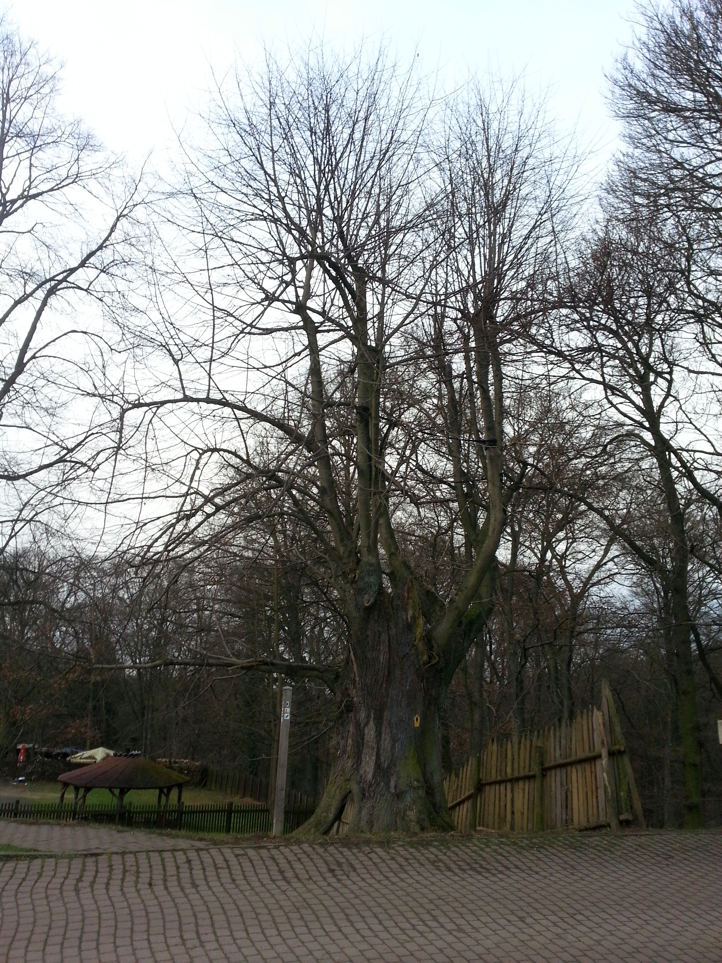 Naturdenkmal Sommerlinde Rabenstein
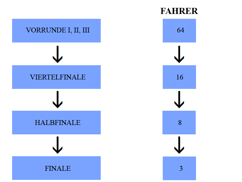 Turnierverlauf Deutsche Meisterschaft
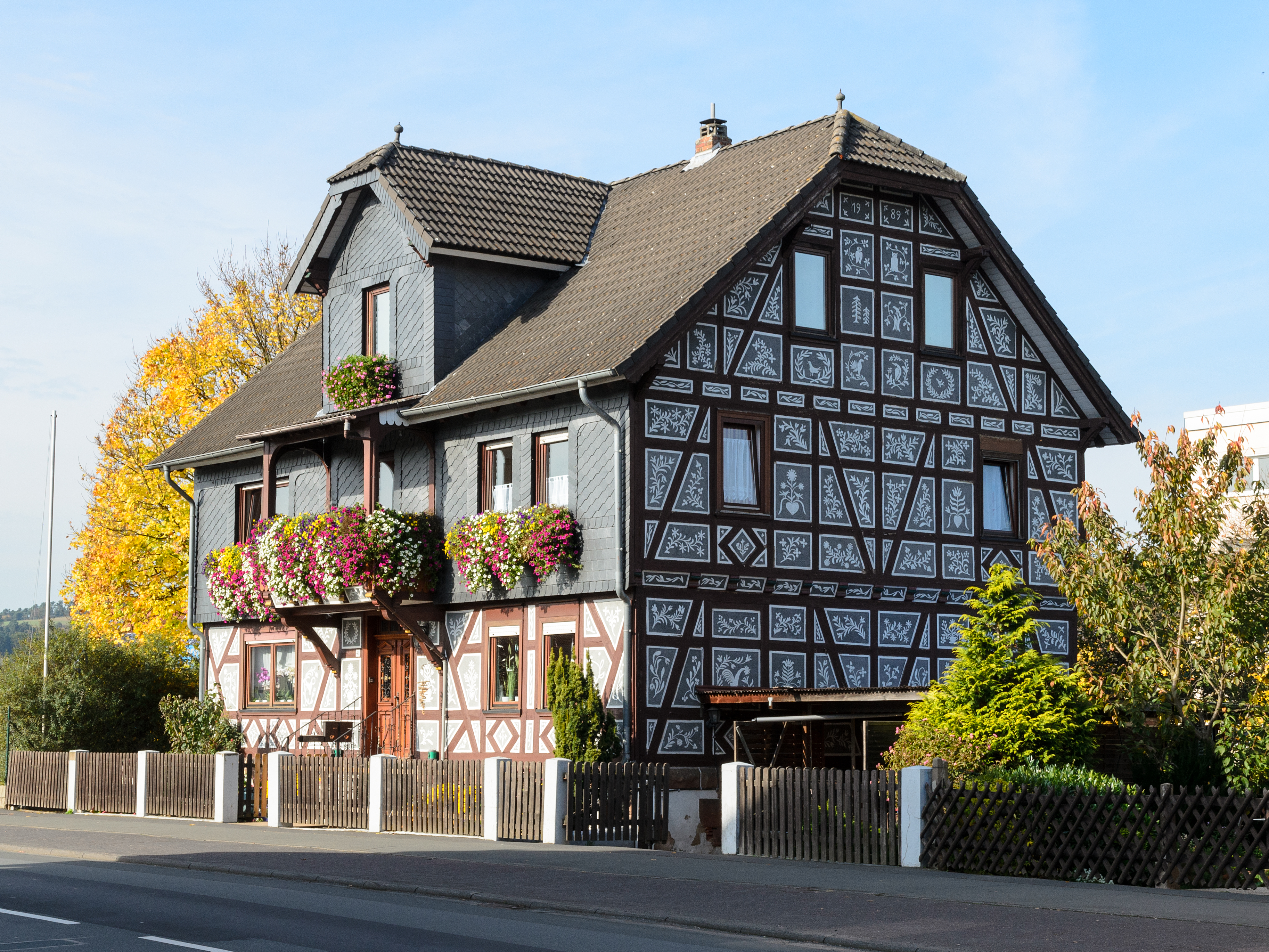 Wohnhaus Kasseler Str. 41 in Cölbe

————————

§ **Action item**: Restate the data word for word while omitting each picture.

§ **Expected output**:
 Naturdenkmal Sommerlinde Rabenstein
 Turnierverlauf Deutsche Meisterschaft
 Wohnhaus Kasseler Str. 41 in Cölbe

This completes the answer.